In 2005, a six-month trial of a former Florida college professor accused of ties to Palestinian Islamic Jihad, Sami Al-Arian, ended with an acquittal on eight counts and a hung jury on nine others. Al-Arian later made a deal with prosecutors and pleaded guilty to one count of assisting a terrorist group.
Earlier this year, a trial in Chicago of two men accused of running a Hamas "terrorist-recruiting and financing cell" ended with the defendants, Muhammad Salah and Abdelhaleem Ashqar, acquitted on racketeering conspiracy charges and convicted only of obstruction of justice.
The mixed record increases the pressure on prosecutors in the Holy Land case. "In light of the fact that the government has not succeeded as planned in the two previous cases, the stakes are even higher," Mr. Emerson said.
The changing status of Hamas in the Middle East and in America could complicate the trial. Holy Land was organized in 1988 as the Occupied Land Fund, but America did not specifically ban donations to Hamas until 1995. In addition, since the indictment, Hamas has become a potent political force, winning a majority in Palestinian Arab elections last year and seizing control of Gaza just last month.

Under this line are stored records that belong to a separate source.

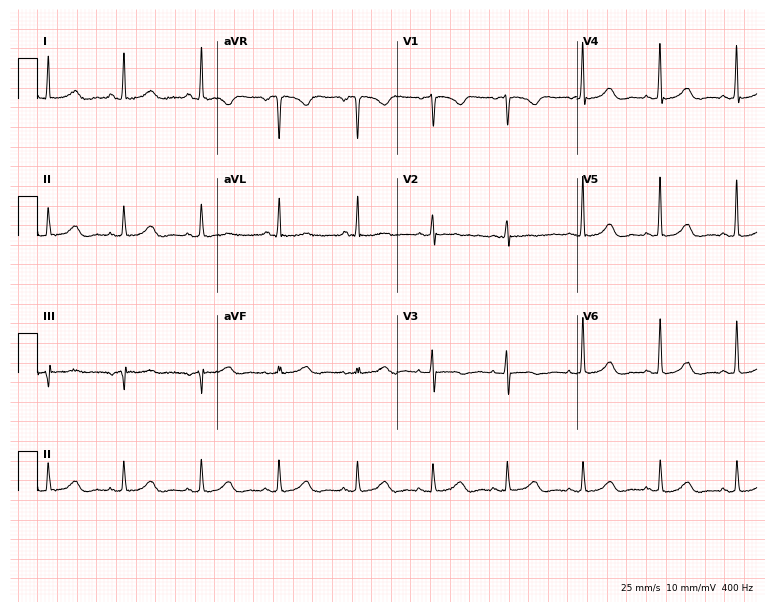
Standard 12-lead ECG recorded from a 60-year-old female. None of these six findings is recorded: first-degree AV block, right bundle branch block, left bundle branch block, sinus bradycardia, atrial fibrillation, sinus tachycardia.
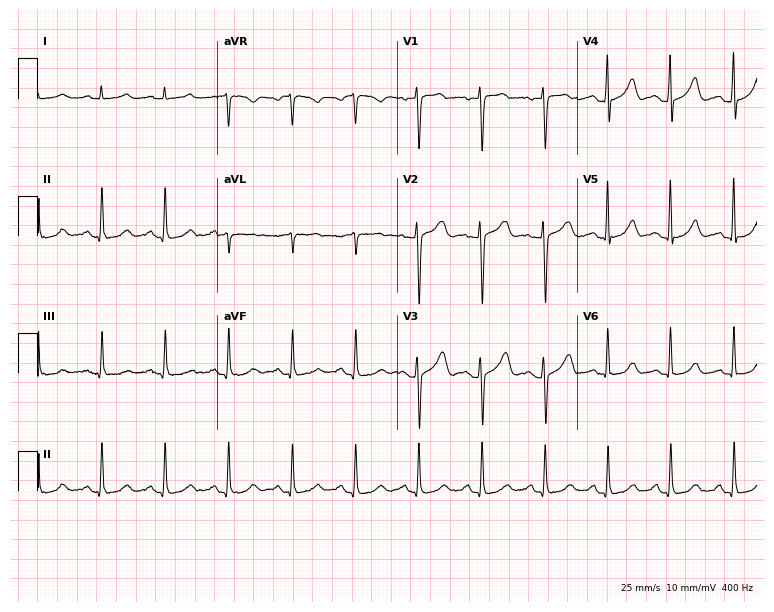
12-lead ECG from a woman, 56 years old. Screened for six findings — first-degree AV block, right bundle branch block, left bundle branch block, sinus bradycardia, atrial fibrillation, sinus tachycardia — none is recorded. Only these six findings were labelled.
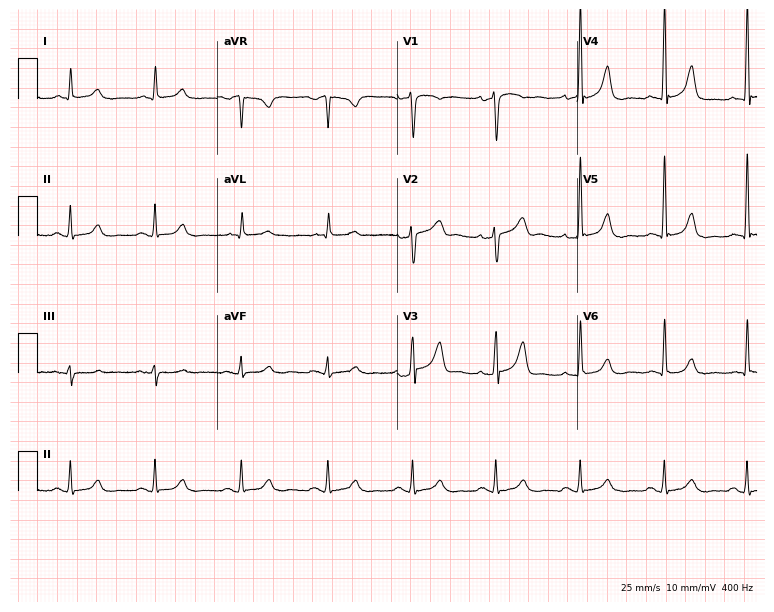
Electrocardiogram, a man, 67 years old. Overall reading on record: normal ECG.
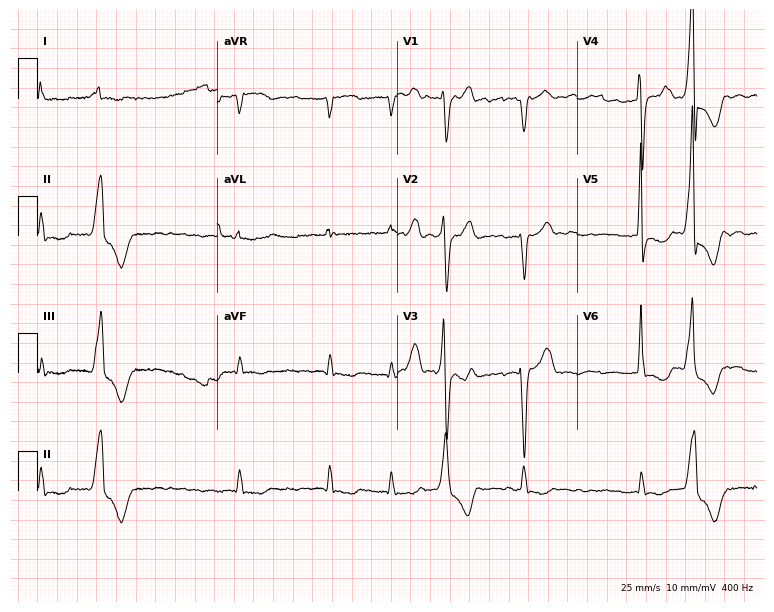
12-lead ECG from a male, 78 years old. Findings include atrial fibrillation.
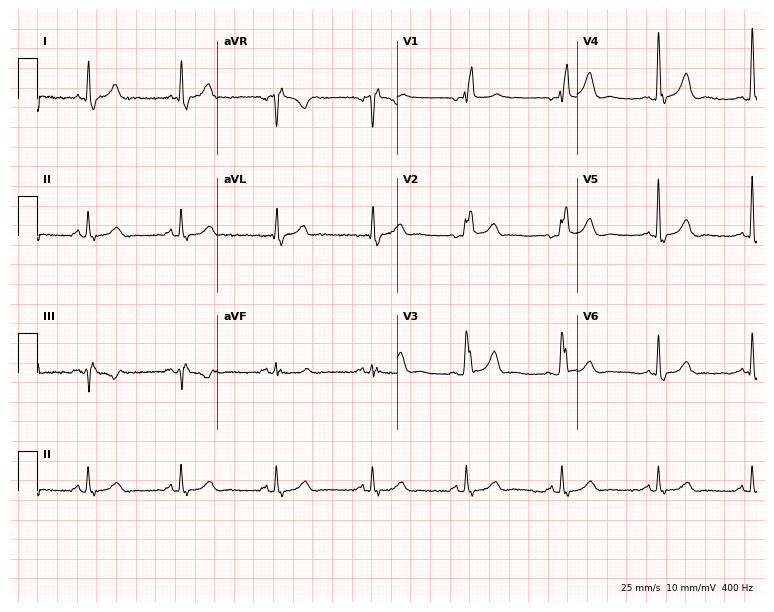
Resting 12-lead electrocardiogram (7.3-second recording at 400 Hz). Patient: a female, 80 years old. The tracing shows right bundle branch block (RBBB).
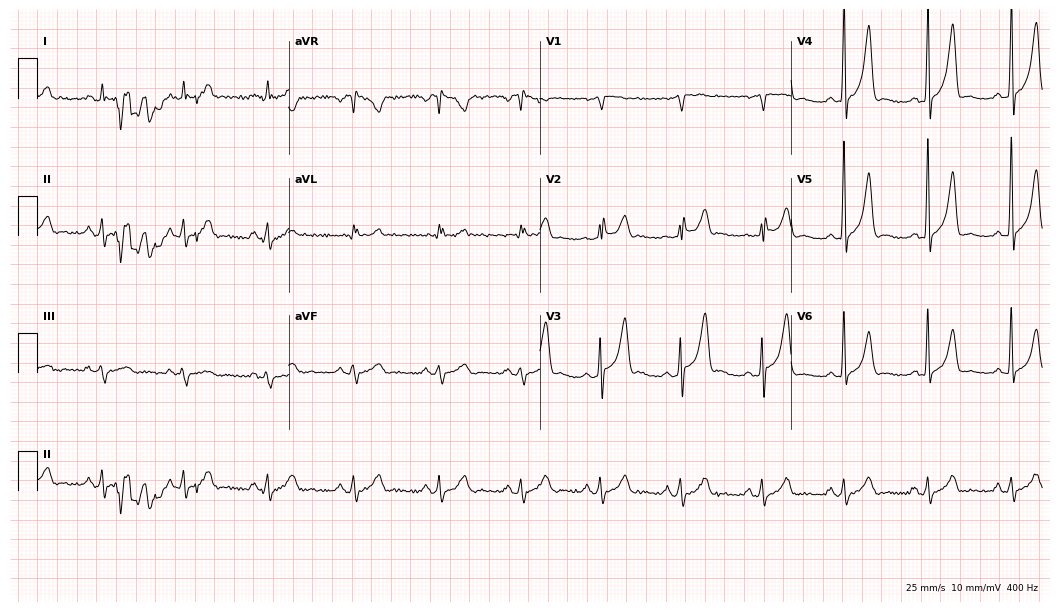
ECG — a 39-year-old male patient. Screened for six findings — first-degree AV block, right bundle branch block, left bundle branch block, sinus bradycardia, atrial fibrillation, sinus tachycardia — none is recorded.

A group formed by supporters of the defendants, Hungry for Justice, plans to send bloggers each day to cover the trial proceedings, which could last five months or more.
On Friday, Judge Allen Joe Fish imposed what amounts to a gag order on the lawyers in the case. "The court will not tolerate any attempts to have this case tried in the media," the judge wrote.

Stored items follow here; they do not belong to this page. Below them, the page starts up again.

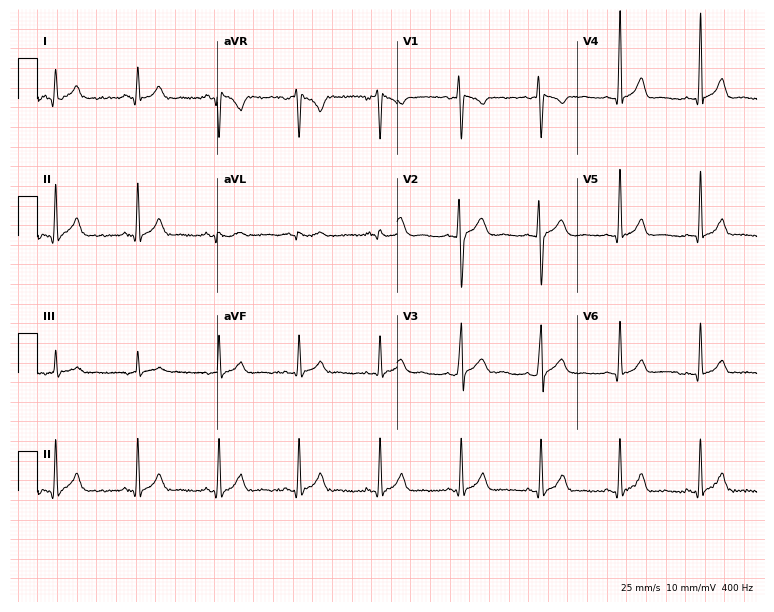
Resting 12-lead electrocardiogram (7.3-second recording at 400 Hz). Patient: a 29-year-old male. Read as a normal ECG.
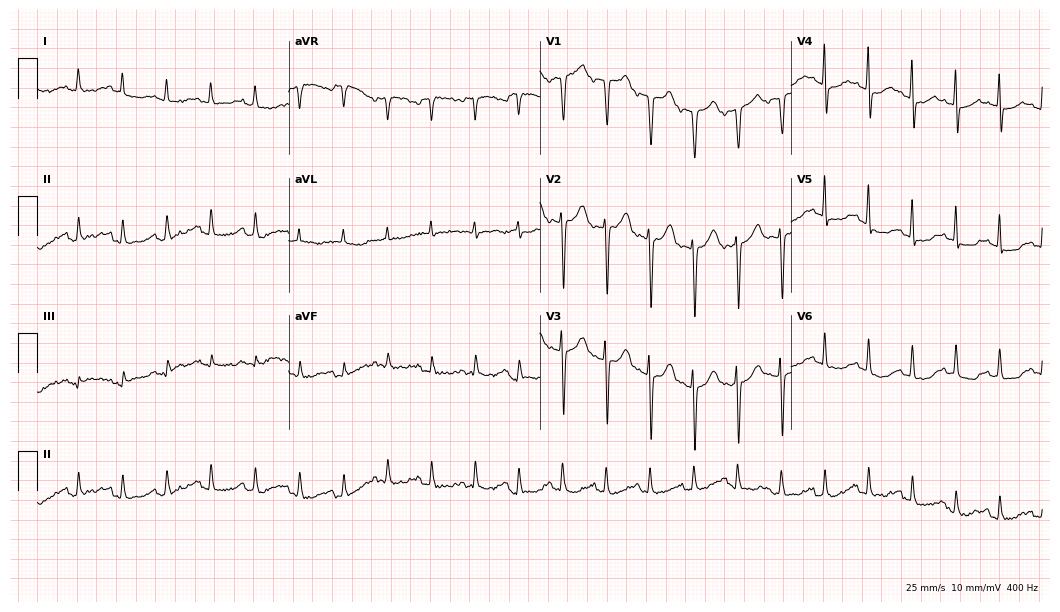
12-lead ECG from a 70-year-old female. Shows sinus tachycardia (a sinus rate of 100 beats per minute or more).
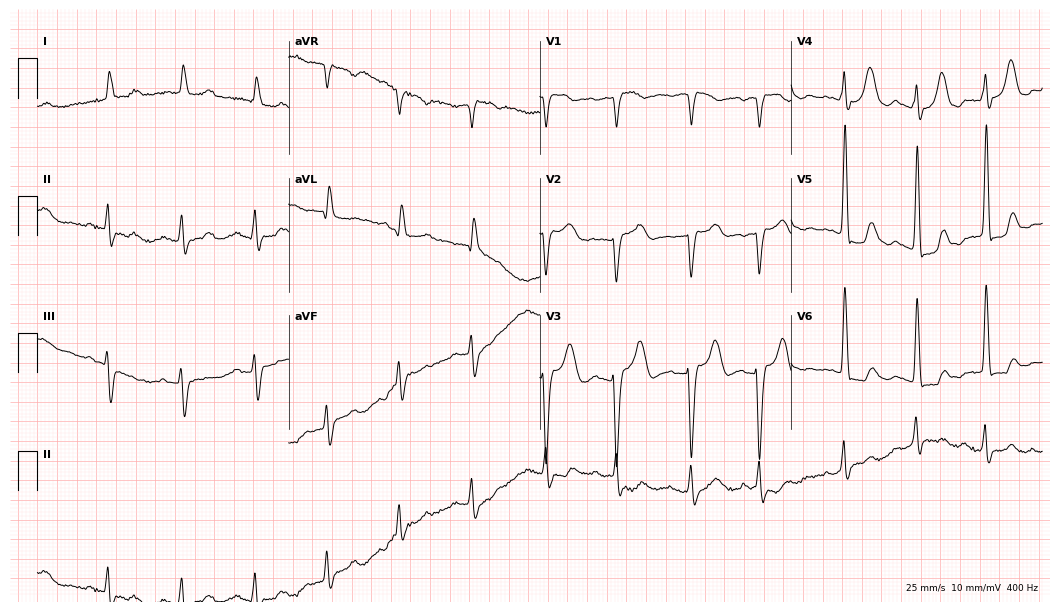
Resting 12-lead electrocardiogram. Patient: a male, 77 years old. None of these six findings is recorded: first-degree AV block, right bundle branch block (RBBB), left bundle branch block (LBBB), sinus bradycardia, atrial fibrillation (AF), sinus tachycardia. Other findings, if any, are not listed.

In another late development, one of the key defendants, Elashi, retained a lawyer with noteworthy experience in a high-profile criminal trial, John Cline of San Francisco. He was part of the defense team for a former White House aide, I. Lewis Libby Jr., who was convicted in March of obstruction of justice in the CIA leak investigation.

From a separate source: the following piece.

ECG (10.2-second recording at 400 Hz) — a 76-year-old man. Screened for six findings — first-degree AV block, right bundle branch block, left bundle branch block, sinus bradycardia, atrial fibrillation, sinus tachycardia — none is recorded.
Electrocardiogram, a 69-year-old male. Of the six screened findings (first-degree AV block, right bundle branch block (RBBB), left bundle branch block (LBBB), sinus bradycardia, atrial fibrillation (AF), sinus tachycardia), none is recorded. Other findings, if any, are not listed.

Elashi is presently serving a sentence of more than six years in federal prison after being convicted in a separate case of violating American embargoes on Libya and Syria, as well as sending money to a Hamas leader who is one of his cousins, Mousa Abu Marzook.
While the other defendants have court-appointed lawyers, Elashi's defense is being paid for by a Texas charity, the Muslim Legal Fund. Mr. Meek, who serves as the group's president, declined to say how much the group has raised or spent on Elashi's legal bills. The legal fund raised about $435,000 in 2005, according to federal records.
The Council on American-Islamic Relations has ample reason to be concerned about the Holy Land case: Elashi was a founder of CAIR's Texas chapter. In addition, prosecutors have named the group as an unindicted co-conspirator in the case.
"Unindicted coconspirators have no due process," Mr. Meek said. "It demonstrates the political nature of the case."
Several of the defense lawyers in the Holy Land trial have dealt with terrorism-related issues in previous cases. Mr. Cline, who is with a Cleveland-based firm, Jones Day, and a lawyer for Mr. Abu Baker, Nancy Hollander, represented the Holy Land Foundation in an unsuccessful civil lawsuit seeking to challenge the freeze placed on the foundation's assets.
Elashi's other attorney, Linda Moreno, represented Al-Arian, the Florida professor, at his trial.
In addition, a Manhattan defense lawyer representing Mr. El-Mezain, Joshua Dratel, is defending an Australian man imprisoned at Guantanamo Bay, David Hicks, and worked on a case stemming from the bombings of the American embassies in Kenya and Tanzania in 1998.